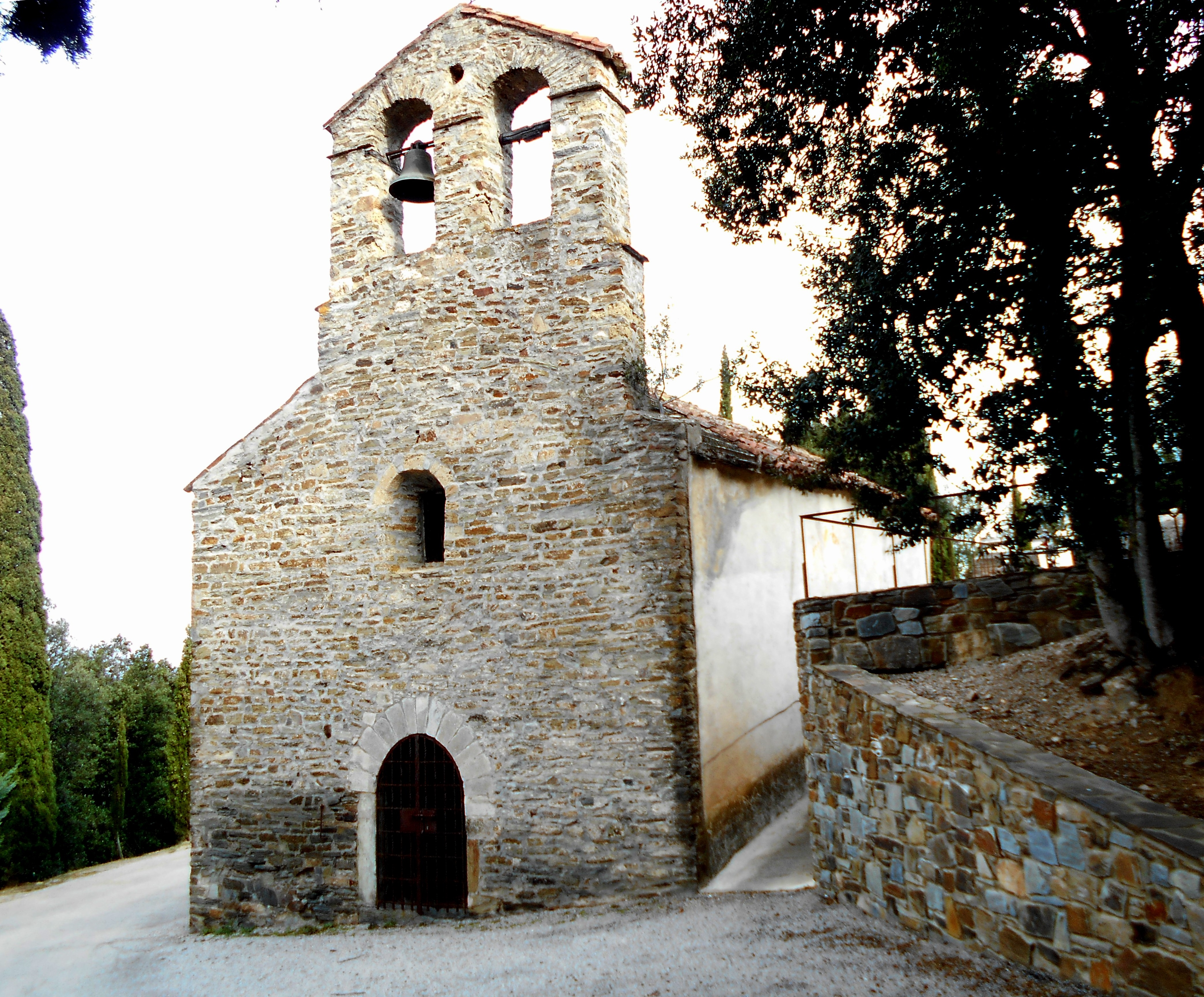 Façana occidental de Sant Sadurní de Montoriol d'Avall
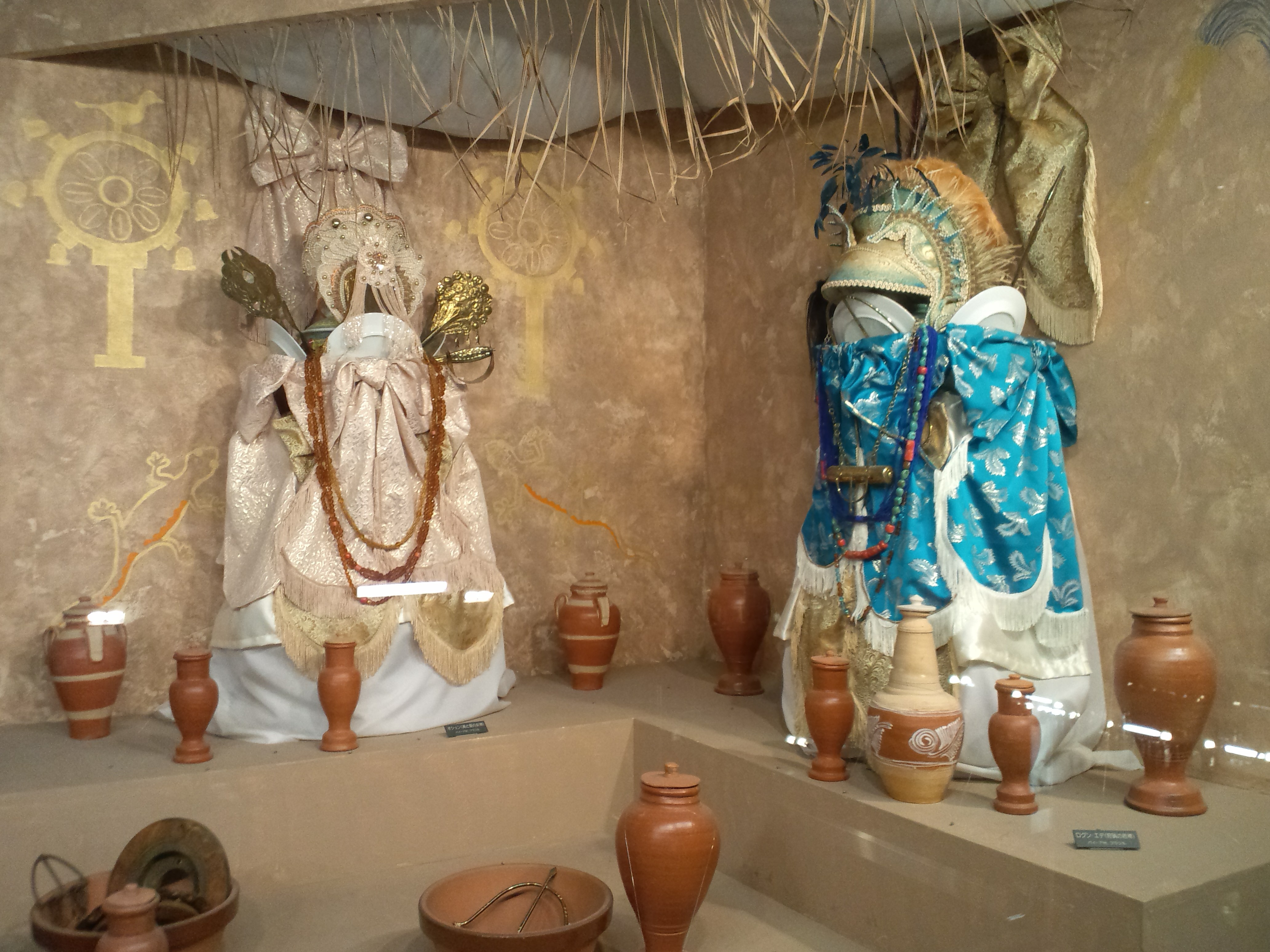 リトルワールド 本館展示室 ブラジルのカンドンブレ
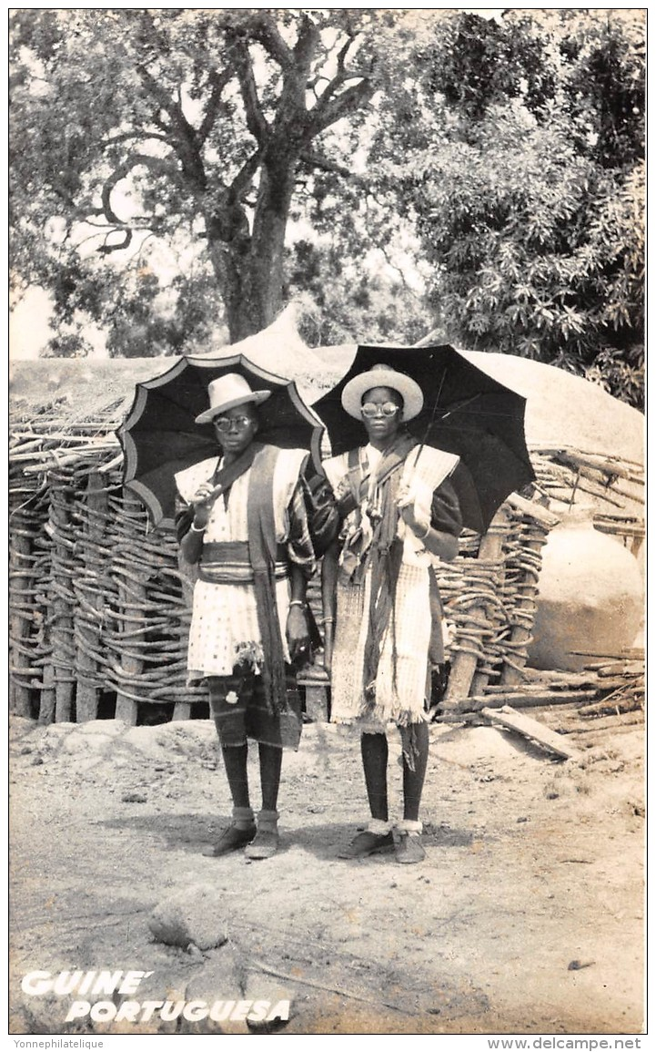 Postcard: GUINEE PORTUGAISE / Blufos Balantas em gala de Fanado
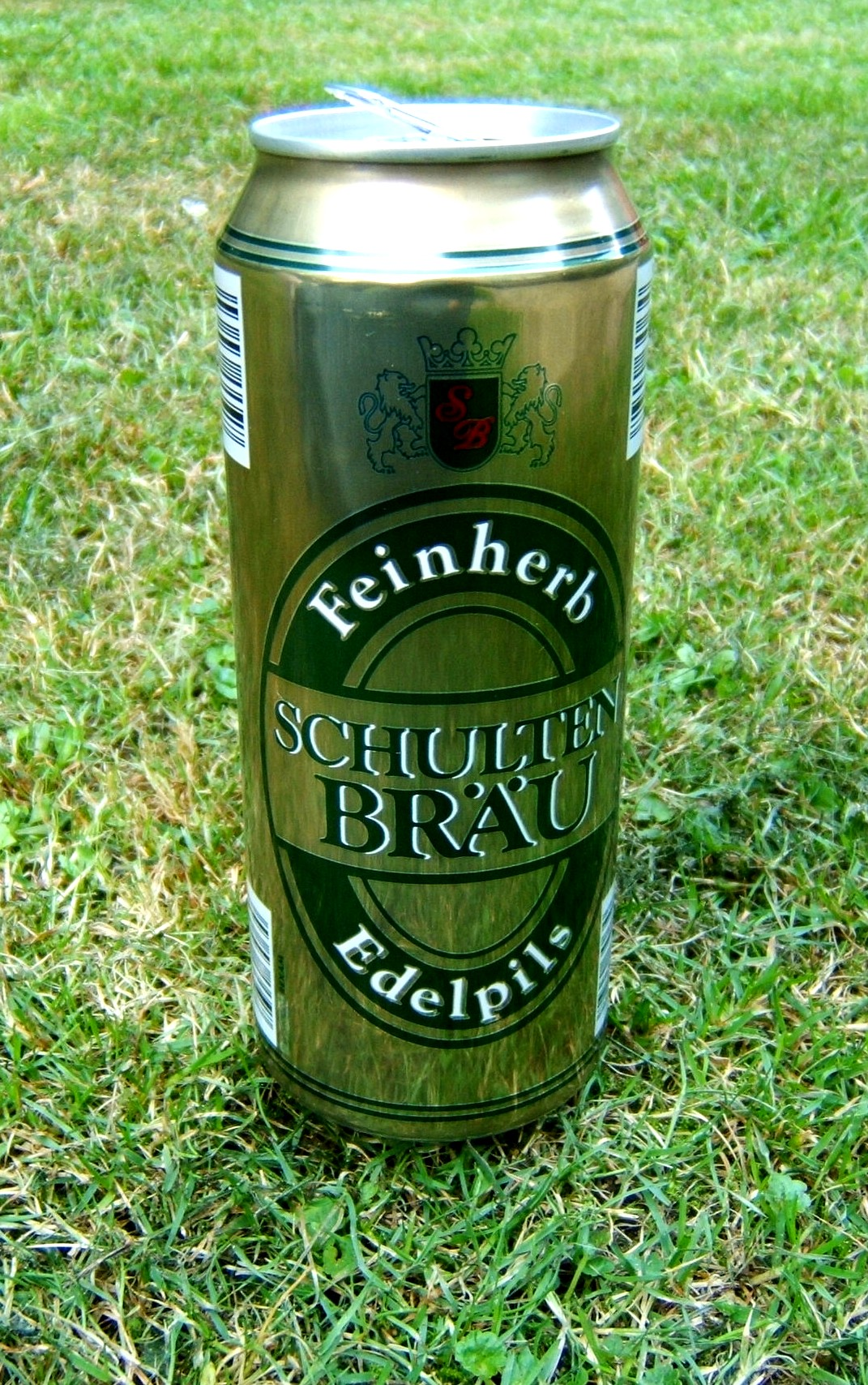 Schultenbrau
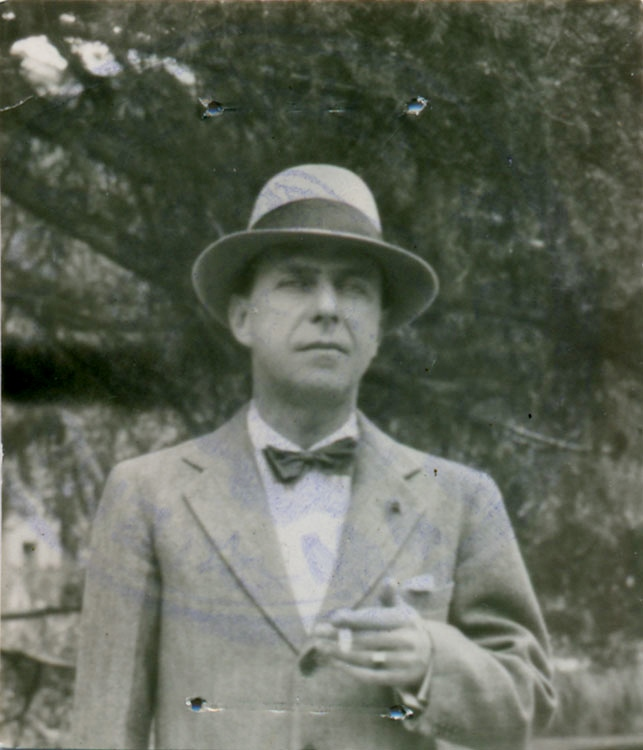 El diplomático chileno Carlos Morla Lynch fotografiado en Madrid, España
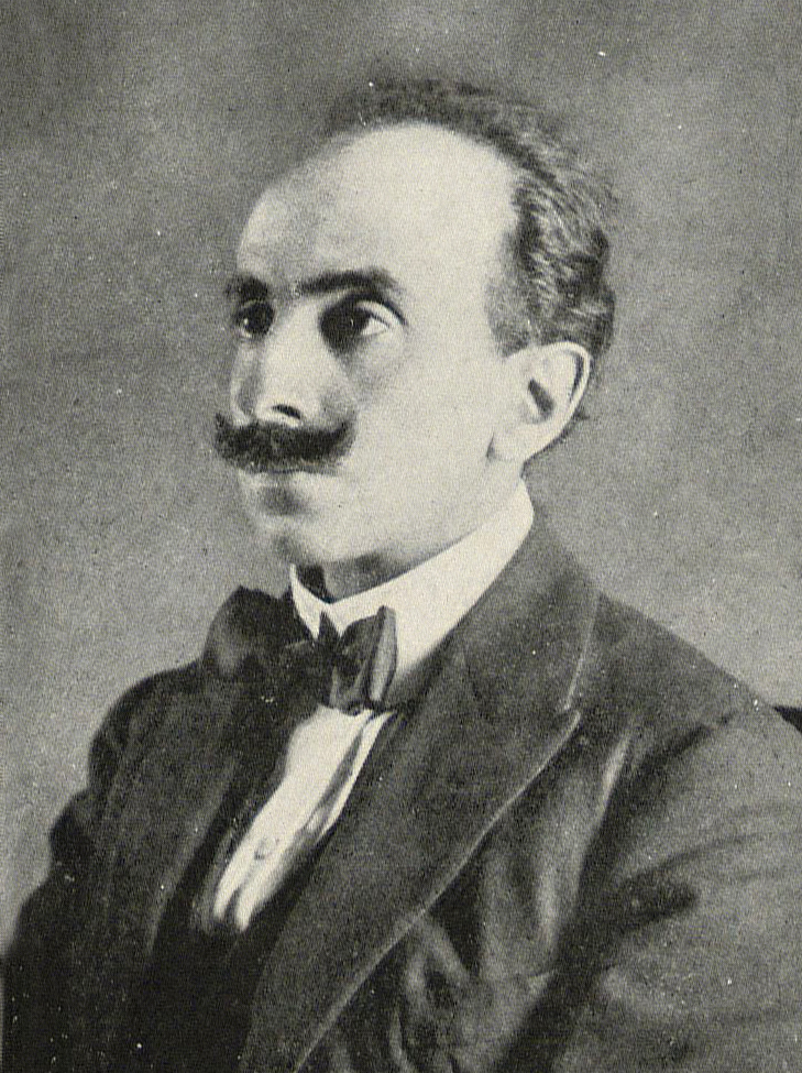 Francisco Contreras Valenzuela (Quirihue 21 de enero de 1877 - París, 3 de mayo de 1933). Poeta, ensayista, novelista y crítico literario chileno.
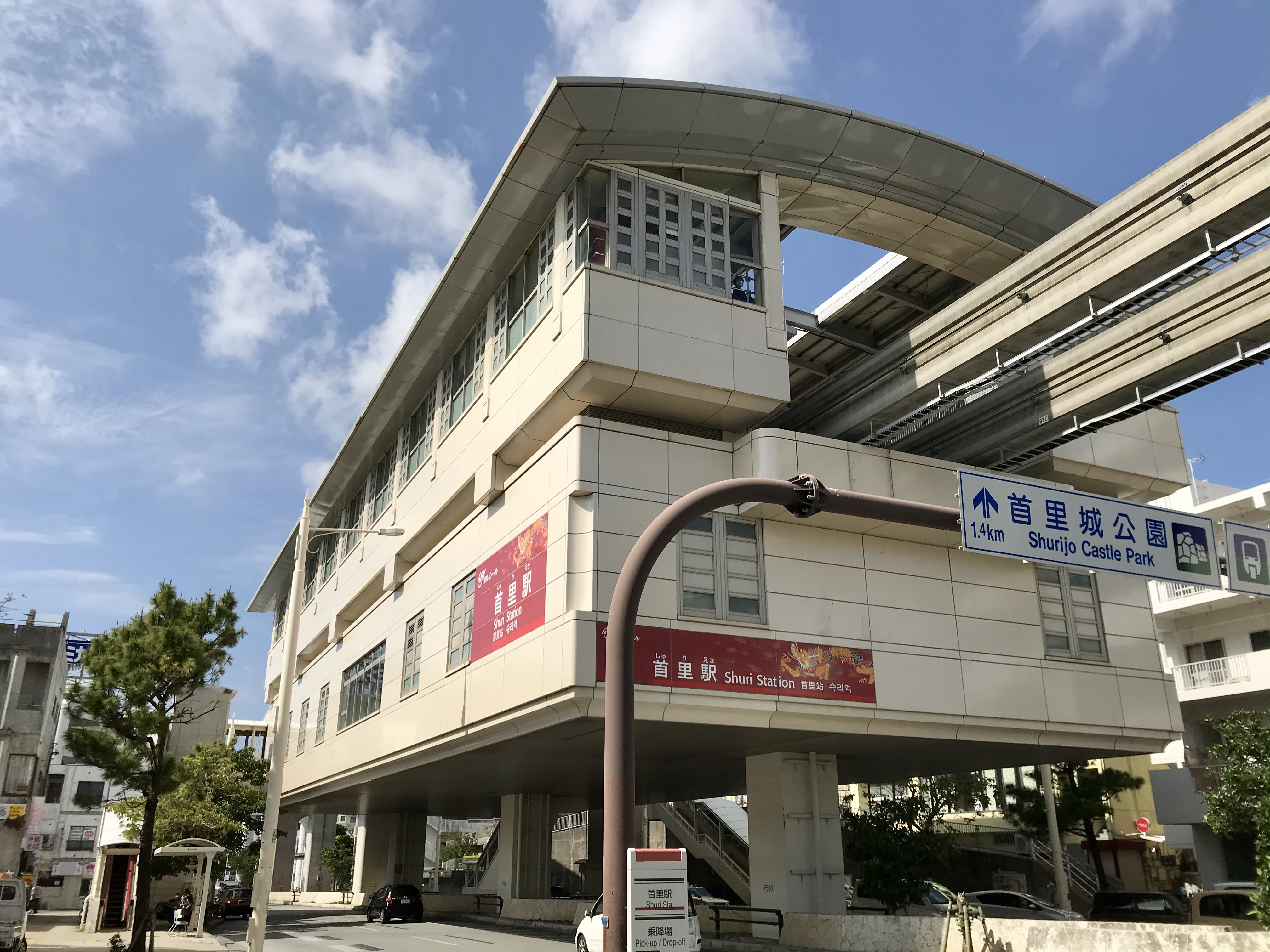 沖縄都市モノレール（ゆいレール）首里駅
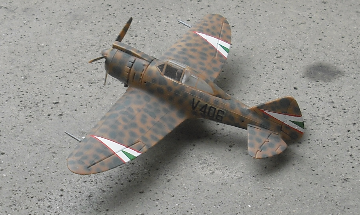 Modellbild der MÁVAG Hejja
================================
INSTRUCTIONS FOR THE TASK:
Could you please write out the entries exactly as they are, with every picture left out?

SOLVED PROBLEM:
 Façana occidental de Sant Sadurní de Montoriol d'Avall
 リトルワールド 本館展示室 ブラジルのカンドンブレ
 Postcard: GUINEE PORTUGAISE / Blufos Balantas em gala de Fanado
 Schultenbrau
 El diplomático chileno Carlos Morla Lynch fotografiado en Madrid, España
 Francisco Contreras Valenzuela (Quirihue 21 de enero de 1877 - París, 3 de mayo de 1933). Poeta, ensayista, novelista y crítico literario chileno.
 沖縄都市モノレール（ゆいレール）首里駅
 Modellbild der MÁVAG Hejja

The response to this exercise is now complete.